Remember that the PID instruction just performs a calculation every time it is scanned. That calculation will include factors that are time-based (integration and derivation), so the instruction needs to know the time interval since it was last scanned to give good results. I agree, the instruction itself could determine that time interval (elapsed system time since last scan), but IMHO it is better all-round if that time interval remains constant. I suppose in a sort of "reverse psychology" A-B are forcing you to make the scan of the instruction constant, by not measuring it itself.
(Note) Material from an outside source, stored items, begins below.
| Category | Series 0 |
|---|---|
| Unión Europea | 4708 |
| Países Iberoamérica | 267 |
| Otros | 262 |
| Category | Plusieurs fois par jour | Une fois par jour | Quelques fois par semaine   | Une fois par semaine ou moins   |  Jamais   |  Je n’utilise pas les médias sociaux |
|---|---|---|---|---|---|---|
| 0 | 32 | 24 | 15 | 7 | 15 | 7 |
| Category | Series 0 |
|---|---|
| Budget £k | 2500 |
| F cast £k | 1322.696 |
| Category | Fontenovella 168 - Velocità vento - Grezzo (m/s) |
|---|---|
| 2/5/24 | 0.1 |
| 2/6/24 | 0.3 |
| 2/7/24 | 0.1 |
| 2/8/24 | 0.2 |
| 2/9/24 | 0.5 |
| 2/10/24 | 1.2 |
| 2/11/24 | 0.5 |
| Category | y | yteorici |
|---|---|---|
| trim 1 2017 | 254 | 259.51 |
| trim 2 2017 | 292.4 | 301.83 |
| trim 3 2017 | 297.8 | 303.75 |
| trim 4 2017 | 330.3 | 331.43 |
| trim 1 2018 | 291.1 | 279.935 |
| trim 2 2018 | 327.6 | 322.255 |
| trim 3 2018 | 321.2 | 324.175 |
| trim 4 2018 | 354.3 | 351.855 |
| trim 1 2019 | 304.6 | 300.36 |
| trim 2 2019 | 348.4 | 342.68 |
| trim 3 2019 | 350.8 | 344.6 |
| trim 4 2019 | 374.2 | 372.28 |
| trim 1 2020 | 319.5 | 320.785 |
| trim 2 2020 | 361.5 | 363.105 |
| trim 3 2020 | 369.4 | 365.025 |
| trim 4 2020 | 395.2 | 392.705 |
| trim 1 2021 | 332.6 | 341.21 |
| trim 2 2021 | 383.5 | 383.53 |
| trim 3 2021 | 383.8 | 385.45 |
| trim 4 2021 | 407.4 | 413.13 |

I'm also guessing mode changes (Run->Prog->Run) would mess up the "self-timing" so dramatically that it is unusable. All that said, just put your PIDs in a periodic task, and set the PID.UPD value to the same as the periodic task (and you can GSV the task period and load it to the .UPD parameter of your loops automatically in code), and all will be well. Automatically asserting the .UPD parameter also means that if you change the periodic task scan rate, your PIDs will be updated dynamically, and won't need retuning...!! Looking at your first attached pic, it appears that you are executing your PID every scan, since it looks like you have it on a branch with your cyclic timer - (although half the rung is hidden by the dialog) Edited 4 Nov 2013 by daba

[devo.xx 0]

No, it is a TOF that self-triggers. It executes every 0.5sec. Does anyone have any insight on the SCALING parameters?

[Gerry 13]

From what you've written, this sounds like a motion control application. You aren't the first one to attempt to cobble together a servo system using HSC, PID, etc., but I would advise switching your approach to using a CLX motion module. But, if your hands are tied, and the process is glacially slow, you might have some measure of success. Hint: you need a cascade loop -- position & velocity.